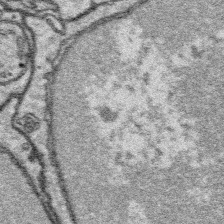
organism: Platynereis dumerilii
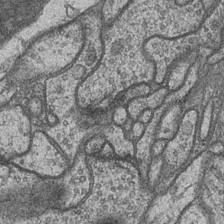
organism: Drosophila
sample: Optic medulla
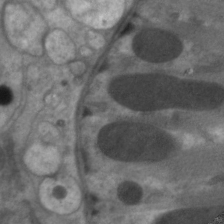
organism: C. elegans
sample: Pharynx
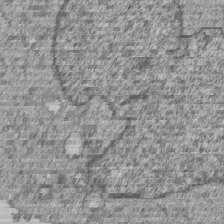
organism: Human
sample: MDA-MB-231 cells
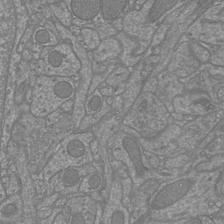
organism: Mouse
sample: Cortical neurons
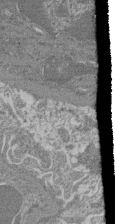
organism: Mouse
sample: Glomerulus
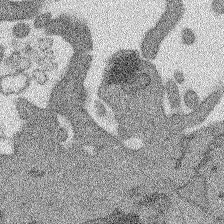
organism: Human
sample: HeLa cells
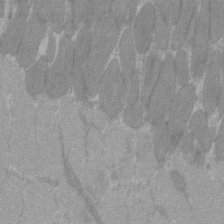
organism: C57BL Mouse
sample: Tibialis anterior muscle cell
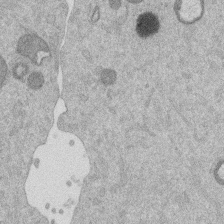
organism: Mouse
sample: Dividing mouse embryo 1 cell stage
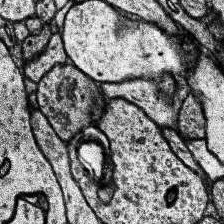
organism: Human
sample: Temporal Lobe
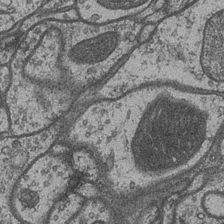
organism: Drosophila
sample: Optic medulla
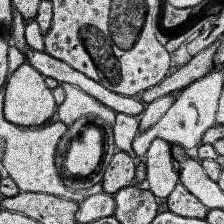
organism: Human
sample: Temporal Lobe
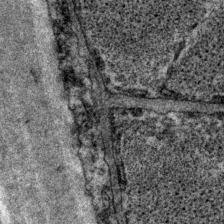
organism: P. pacificus
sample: Pharynx
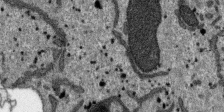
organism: Human
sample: Lung epithelial cells, uninfected (mock) control
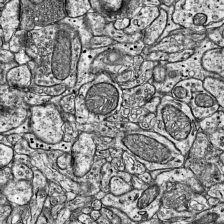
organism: Mouse
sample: Visual Cortex
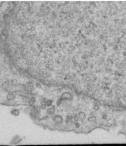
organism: Human
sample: Centriole in RPE cells
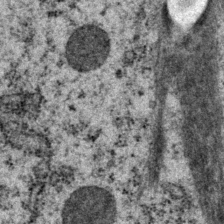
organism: P. pacificus
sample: Pharynx
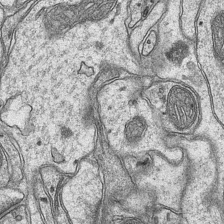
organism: Mouse
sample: CA1 Hippocampus
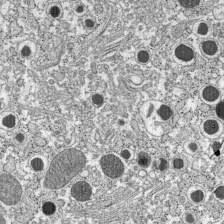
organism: C57BL Mouse
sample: Pancreatic islet
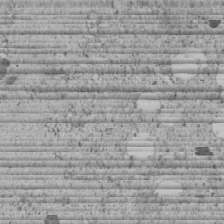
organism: C. elegans
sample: C. elegans embryo early stage
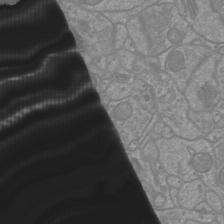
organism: Mouse
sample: Cortical neurons
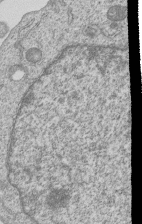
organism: Human
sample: MDA-MB-231 cells
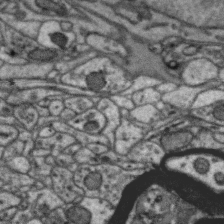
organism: Zebra finch
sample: Brain
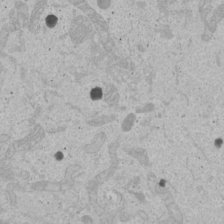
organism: Human
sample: Mitochondria in U2OS cells
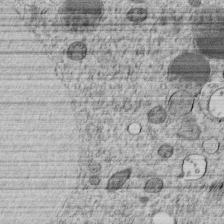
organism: C. elegans
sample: C. elegans embryo early stage
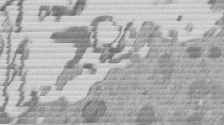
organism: Mouse
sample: Dividing mouse embryo 1 cell stage
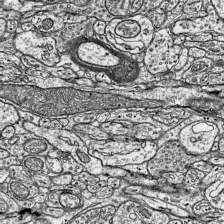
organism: Mouse
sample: Visual Cortex
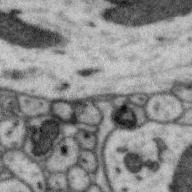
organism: Zebra finch
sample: Brain
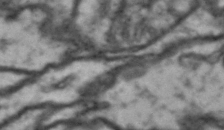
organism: Drosophila
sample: Brain
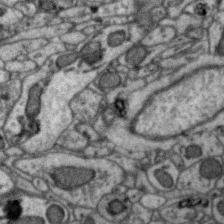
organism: Zebra finch
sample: Brain
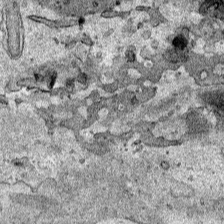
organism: Human
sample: Mitochondria in HCT116 cells
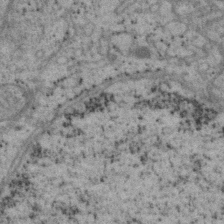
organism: Human
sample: HeLa cells
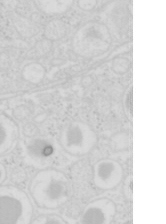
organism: Mouse
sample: Pancreas
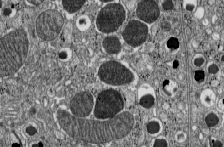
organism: C57BL Mouse
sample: Pancreatic islet
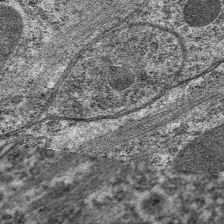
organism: C. elegans
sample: Pharynx
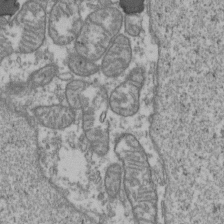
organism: Human
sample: Activated Jurkat CD4+ T cells
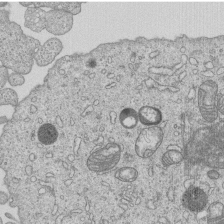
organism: Human
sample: MDA-MB-231 cells
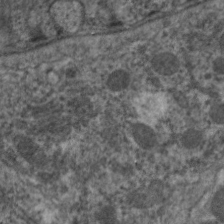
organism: C. elegans
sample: Pharynx
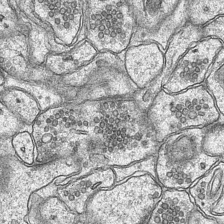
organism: Mouse
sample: CA1 Hippocampus
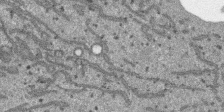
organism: Human
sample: Lung epithelial cells infected with SARS-CoV-2
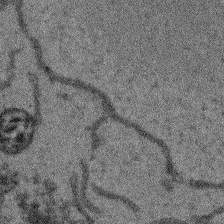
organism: Arabidopsis thaliana
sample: Root tip
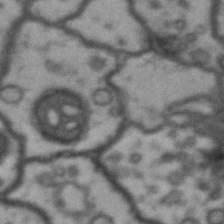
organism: Drosophila
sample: Brain
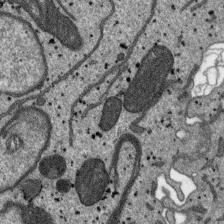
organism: Human
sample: Lung epithelial cells, uninfected (mock) control
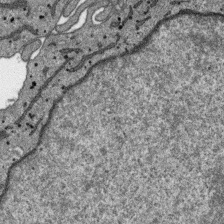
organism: Human
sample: Lung epithelial cells, uninfected (mock) control
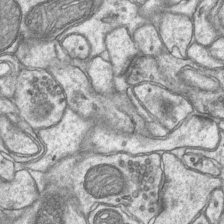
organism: Mouse
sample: CA1 Hippocampus
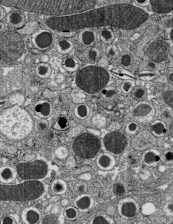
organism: C57BL Mouse
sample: Pancreatic islet
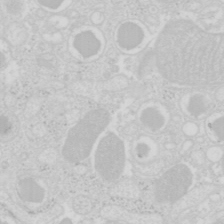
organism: Mouse
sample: Pancreas
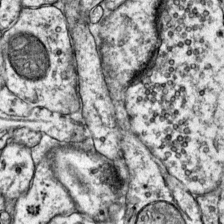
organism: Mouse
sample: Primary visual cortex
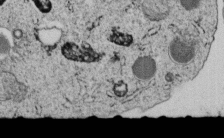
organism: C. elegans
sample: C. elegans embryo early stage
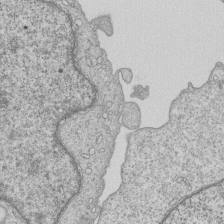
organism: Human
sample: MDA-MB-231 cells
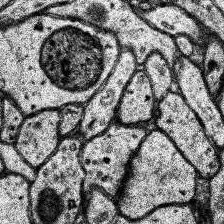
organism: Human
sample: Temporal Lobe
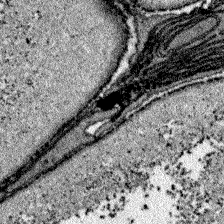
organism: Zebrafish
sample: Larval olfactory bulb
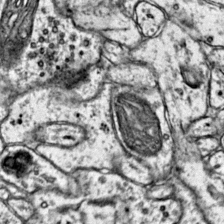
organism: Mouse
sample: Primary visual cortex
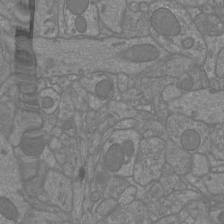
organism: Mouse
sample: Cortical neurons
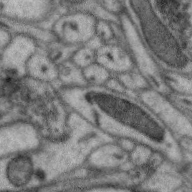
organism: Zebra finch
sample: Brain
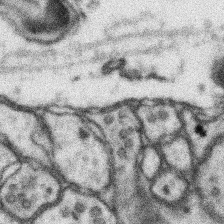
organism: Mouse
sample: Somatosensory cortex neuropil
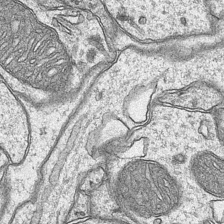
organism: Mouse
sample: CA1 Hippocampus
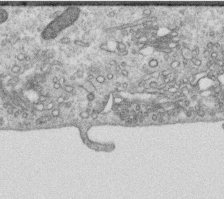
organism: Human
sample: Centriole in RPE cells
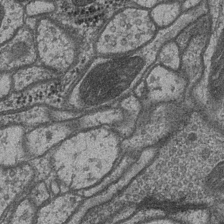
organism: Drosophila
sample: Optic medulla
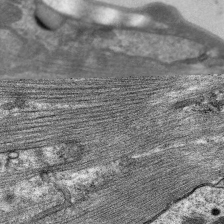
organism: C. elegans
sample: Pharynx
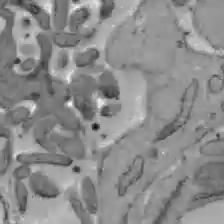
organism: C57BL Mouse
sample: Liver
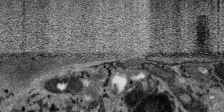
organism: Human
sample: Lung epithelial cells, uninfected (mock) control
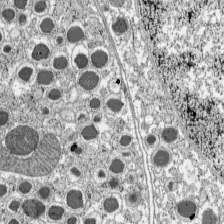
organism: C57BL Mouse
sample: Pancreatic islet
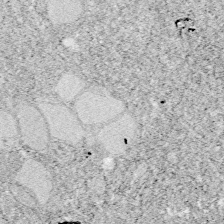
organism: Zebrafish
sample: Whole-Brain
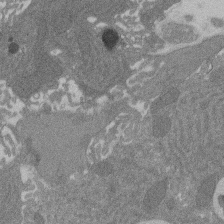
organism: Rat
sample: Salivary granule
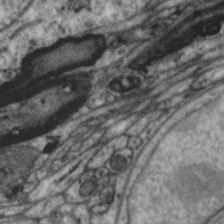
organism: Zebra finch
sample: Brain
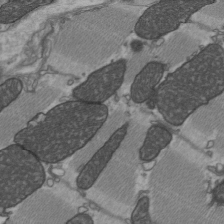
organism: C57BL Mouse
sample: Heart
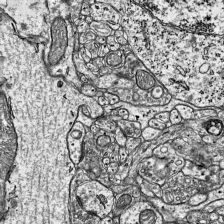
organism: Mouse
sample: Visual Cortex
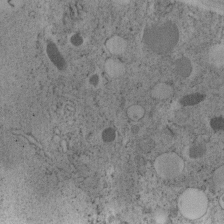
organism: C. elegans
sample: C. elegans embryo early stage
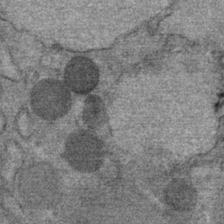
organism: Mouse
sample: Mouse Salivary gland
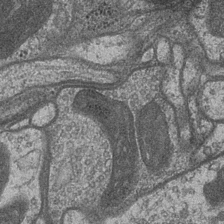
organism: Drosophila
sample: Optic medulla
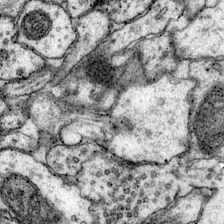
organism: Mouse
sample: Primary visual cortex
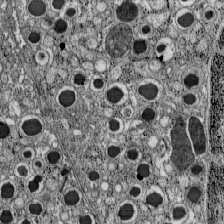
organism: C57BL Mouse
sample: Pancreatic islet
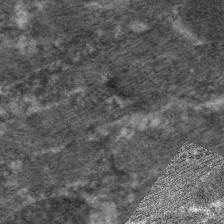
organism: C. elegans
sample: Pharynx
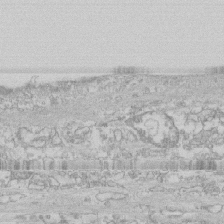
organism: Human
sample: CRL-1474
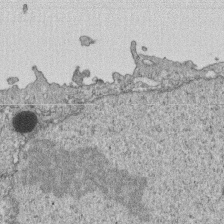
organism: Human
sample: HeLa cell HIV synapse
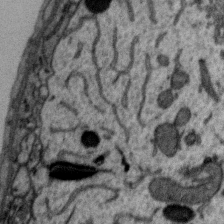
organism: Zebra finch
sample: Brain
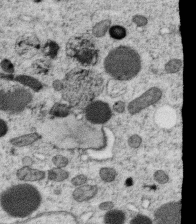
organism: C. elegans
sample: C. elegans oocyte; sperm cells
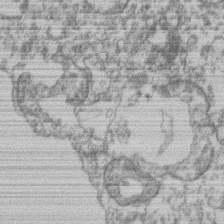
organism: Mouse
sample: T cell stromal cell synapse
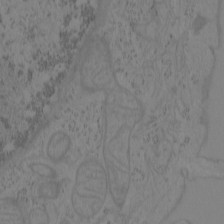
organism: Human
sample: HeLa cells
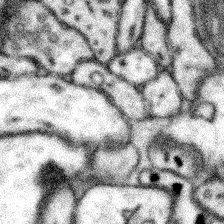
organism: Mouse
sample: Somatosensory cortex neuropil
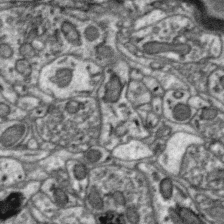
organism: Zebra finch
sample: Brain
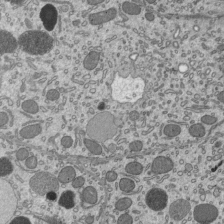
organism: Mouse
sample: Mouse epididymis efferent ductule cilia
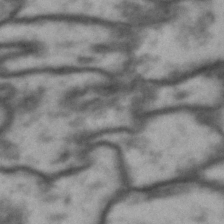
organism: Drosophila
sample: Brain
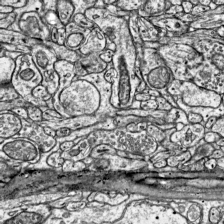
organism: Mouse
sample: Visual Cortex
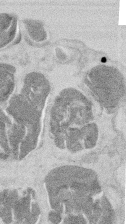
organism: Mouse
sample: T cell stromal cell synapse
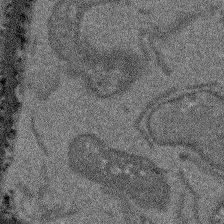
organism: Arabidopsis thaliana
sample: Root tip
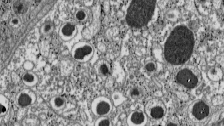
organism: C57BL Mouse
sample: Pancreatic islet
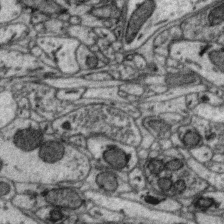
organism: Zebra finch
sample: Brain
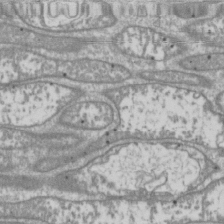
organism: Drosophila
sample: Cell division; meiosis; drosophila spermatocytes
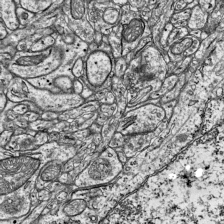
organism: Mouse
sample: Visual Cortex
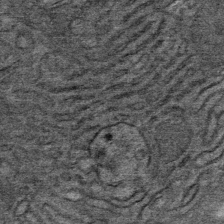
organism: Mouse
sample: Mouse Salivary gland
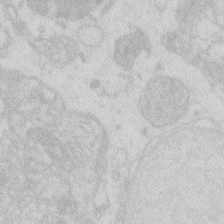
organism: Zebrafish
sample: Macrophage
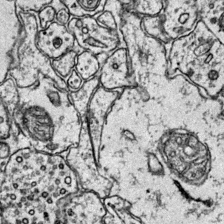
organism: Mouse
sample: Primary visual cortex
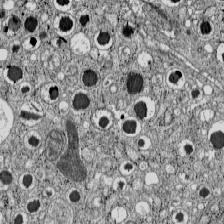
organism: C57BL Mouse
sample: Pancreatic islet
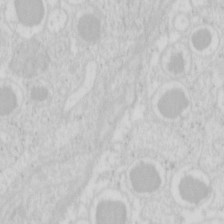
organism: Mouse
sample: Pancreas
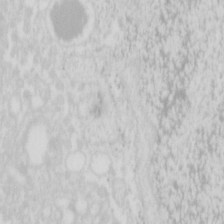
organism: Mouse
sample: Pancreas
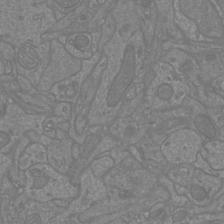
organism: Mouse
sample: Cortical neurons
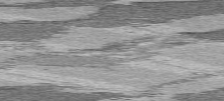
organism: C57BL Mouse
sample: Heart
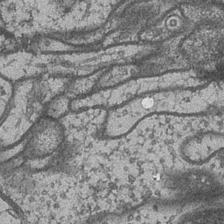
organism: Drosophila
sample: Optic medulla
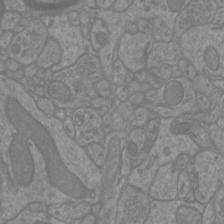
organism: Mouse
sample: Cortical neurons
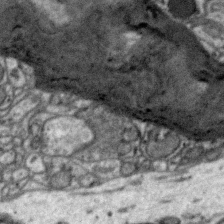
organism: Zebra finch
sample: Brain
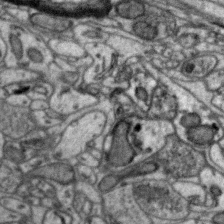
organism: Zebra finch
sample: Brain
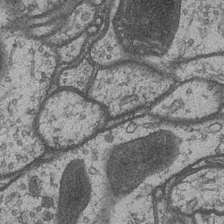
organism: Drosophila
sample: Optic medulla
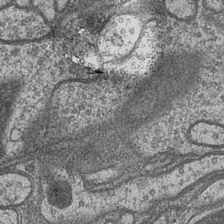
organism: Drosophila
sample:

• [PROBLEM TO WORK ON]:
Each record needs to be reproduced exactly, and no image should be carried over.

• [SOLUTION BELOW]:
organism: Platynereis dumerilii
organism: Drosophila
sample: Optic medulla
organism: C. elegans
sample: Pharynx
organism: Human
sample: MDA-MB-231 cells
organism: Mouse
sample: Cortical neurons
organism: Mouse
sample: Glomerulus
organism: Human
sample: HeLa cells
organism: C57BL Mouse
sample: Tibialis anterior muscle cell
organism: Mouse
sample: Dividing mouse embryo 1 cell stage
organism: Human
sample: Temporal Lobe
organism: Drosophila
sample: Optic medulla
organism: Human
sample: Temporal Lobe
organism: P. pacificus
sample: Pharynx
organism: Human
sample: Lung epithelial cells, uninfected (mock) control
organism: Mouse
sample: Visual Cortex
organism: Human
sample: Centriole in RPE cells
organism: P. pacificus
sample: Pharynx
organism: Mouse
sample: CA1 Hippocampus
organism: C57BL Mouse
sample: Pancreatic islet
organism: C. elegans
sample: C. elegans embryo early stage
organism: Mouse
sample: Cortical neurons
organism: Human
sample: MDA-MB-231 cells
organism: Zebra finch
sample: Brain
organism: Human
sample: Mitochondria in U2OS cells
organism: C. elegans
sample: C. elegans embryo early stage
organism: Mouse
sample: Dividing mouse embryo 1 cell stage
organism: Mouse
sample: Visual Cortex
organism: Zebra finch
sample: Brain
organism: Drosophila
sample: Brain
organism: Zebra finch
sample: Brain
organism: Human
sample: Mitochondria in HCT116 cells
organism: Human
sample: HeLa cells
organism: Mouse
sample: Pancreas
organism: C57BL Mouse
sample: Pancreatic islet
organism: C. elegans
sample: Pharynx
organism: Human
sample: Activated Jurkat CD4+ T cells
organism: Human
sample: MDA-MB-231 cells
organism: C. elegans
sample: Pharynx
organism: Mouse
sample: CA1 Hippocampus
organism: Human
sample: Lung epithelial cells infected with SARS-CoV-2
organism: Arabidopsis thaliana
sample: Root tip
organism: Drosophila
sample: Brain
organism: Human
sample: Lung epithelial cells, uninfected (mock) control
organism: Human
sample: Lung epithelial cells, uninfected (mock) control
organism: Mouse
sample: CA1 Hippocampus
organism: C57BL Mouse
sample: Pancreatic islet
organism: Mouse
sample: Pancreas
organism: Mouse
sample: Primary visual cortex
organism: C. elegans
sample: C. elegans embryo early stage
organism: Human
sample: MDA-MB-231 cells
organism: Human
sample: Temporal Lobe
organism: Zebrafish
sample: Larval olfactory bulb
organism: Mouse
sample: Primary visual cortex
organism: Mouse
sample: Cortical neurons
organism: Zebra finch
sample: Brain
organism: Mouse
sample: Somatosensory cortex neuropil
organism: Mouse
sample: CA1 Hippocampus
organism: Human
sample: Centriole in RPE cells
organism: Drosophila
sample: Optic medulla
organism: C. elegans
sample: Pharynx
organism: C57BL Mouse
sample: Liver
organism: Human
sample: Lung epithelial cells, uninfected (mock) control
organism: C57BL Mouse
sample: Pancreatic islet
organism: Zebrafish
sample: Whole-Brain
organism: Rat
sample: Salivary granule
organism: Zebra finch
sample: Brain
organism: C57BL Mouse
sample: Heart
organism: Mouse
sample: Visual Cortex
organism: C. elegans
sample: C. elegans embryo early stage
organism: Mouse
sample: Mouse Salivary gland
organism: Drosophila
sample: Optic medulla
organism: Mouse
sample: Primary visual cortex
organism: C57BL Mouse
sample: Pancreatic islet
organism: C. elegans
sample: Pharynx
organism: Human
sample: CRL-1474
organism: Human
sample: HeLa cell HIV synapse
organism: Zebra finch
sample: Brain
organism: C. elegans
sample: C. elegans oocyte; sperm cells
organism: Mouse
sample: T cell stromal cell synapse
organism: Human
sample: HeLa cells
organism: Mouse
sample: Somatosensory cortex neuropil
organism: Zebra finch
sample: Brain
organism: Mouse
sample: Mouse epididymis efferent ductule cilia
organism: Drosophila
sample: Brain
organism: Mouse
sample: Visual Cortex
organism: Mouse
sample: T cell stromal cell synapse
organism: Arabidopsis thaliana
sample: Root tip
organism: C57BL Mouse
sample: Pancreatic islet
organism: Zebra finch
sample: Brain
organism: Drosophila
sample: Cell division; meiosis; drosophila spermatocytes
organism: Mouse
sample: Visual Cortex
organism: Mouse
sample: Mouse Salivary gland
organism: Zebrafish
sample: Macrophage
organism: Mouse
sample: Primary visual cortex
organism: C57BL Mouse
sample: Pancreatic islet
organism: Mouse
sample: Pancreas
organism: Mouse
sample: Pancreas
organism: Mouse
sample: Cortical neurons
organism: C57BL Mouse
sample: Heart
organism: Drosophila
sample: Optic medulla
organism: Mouse
sample: Cortical neurons
organism: Zebra finch
sample: Brain
organism: Zebra finch
sample: Brain
organism: Drosophila
sample: Optic medulla
organism: Drosophila
sample:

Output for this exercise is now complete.